# [TASK GOAL]
Each record listed below is to be output exactly as written.

────────────────────

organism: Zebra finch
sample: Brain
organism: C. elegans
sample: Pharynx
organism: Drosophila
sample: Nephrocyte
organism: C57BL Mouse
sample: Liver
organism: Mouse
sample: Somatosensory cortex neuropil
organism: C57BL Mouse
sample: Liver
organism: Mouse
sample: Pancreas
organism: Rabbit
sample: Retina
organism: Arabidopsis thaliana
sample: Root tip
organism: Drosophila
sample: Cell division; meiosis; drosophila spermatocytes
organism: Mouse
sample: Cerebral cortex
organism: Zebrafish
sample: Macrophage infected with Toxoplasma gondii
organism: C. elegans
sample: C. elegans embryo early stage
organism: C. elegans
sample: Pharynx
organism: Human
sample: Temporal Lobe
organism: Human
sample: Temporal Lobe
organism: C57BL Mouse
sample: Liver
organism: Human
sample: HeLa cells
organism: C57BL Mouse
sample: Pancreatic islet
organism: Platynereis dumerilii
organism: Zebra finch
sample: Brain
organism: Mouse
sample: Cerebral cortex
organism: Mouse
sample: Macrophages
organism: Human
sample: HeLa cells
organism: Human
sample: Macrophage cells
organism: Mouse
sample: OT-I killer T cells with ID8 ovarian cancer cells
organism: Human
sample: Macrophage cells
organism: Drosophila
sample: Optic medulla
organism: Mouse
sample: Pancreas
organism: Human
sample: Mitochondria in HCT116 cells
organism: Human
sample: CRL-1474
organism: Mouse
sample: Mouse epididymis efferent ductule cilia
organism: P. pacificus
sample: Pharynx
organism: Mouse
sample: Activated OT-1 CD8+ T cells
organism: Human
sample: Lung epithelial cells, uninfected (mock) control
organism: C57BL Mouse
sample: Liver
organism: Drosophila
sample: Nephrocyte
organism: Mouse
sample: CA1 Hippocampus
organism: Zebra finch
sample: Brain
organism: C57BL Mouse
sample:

────────────────────

# [TASK SOLUTION]
organism: Zebra finch
sample: Brain
organism: C. elegans
sample: Pharynx
organism: Drosophila
sample: Nephrocyte
organism: C57BL Mouse
sample: Liver
organism: Mouse
sample: Somatosensory cortex neuropil
organism: C57BL Mouse
sample: Liver
organism: Mouse
sample: Pancreas
organism: Rabbit
sample: Retina
organism: Arabidopsis thaliana
sample: Root tip
organism: Drosophila
sample: Cell division; meiosis; drosophila spermatocytes
organism: Mouse
sample: Cerebral cortex
organism: Zebrafish
sample: Macrophage infected with Toxoplasma gondii
organism: C. elegans
sample: C. elegans embryo early stage
organism: C. elegans
sample: Pharynx
organism: Human
sample: Temporal Lobe
organism: Human
sample: Temporal Lobe
organism: C57BL Mouse
sample: Liver
organism: Human
sample: HeLa cells
organism: C57BL Mouse
sample: Pancreatic islet
organism: Platynereis dumerilii
organism: Zebra finch
sample: Brain
organism: Mouse
sample: Cerebral cortex
organism: Mouse
sample: Macrophages
organism: Human
sample: HeLa cells
organism: Human
sample: Macrophage cells
organism: Mouse
sample: OT-I killer T cells with ID8 ovarian cancer cells
organism: Human
sample: Macrophage cells
organism: Drosophila
sample: Optic medulla
organism: Mouse
sample: Pancreas
organism: Human
sample: Mitochondria in HCT116 cells
organism: Human
sample: CRL-1474
organism: Mouse
sample: Mouse epididymis efferent ductule cilia
organism: P. pacificus
sample: Pharynx
organism: Mouse
sample: Activated OT-1 CD8+ T cells
organism: Human
sample: Lung epithelial cells, uninfected (mock) control
organism: C57BL Mouse
sample: Liver
organism: Drosophila
sample: Nephrocyte
organism: Mouse
sample: CA1 Hippocampus
organism: Zebra finch
sample: Brain
organism: C57BL Mouse
sample:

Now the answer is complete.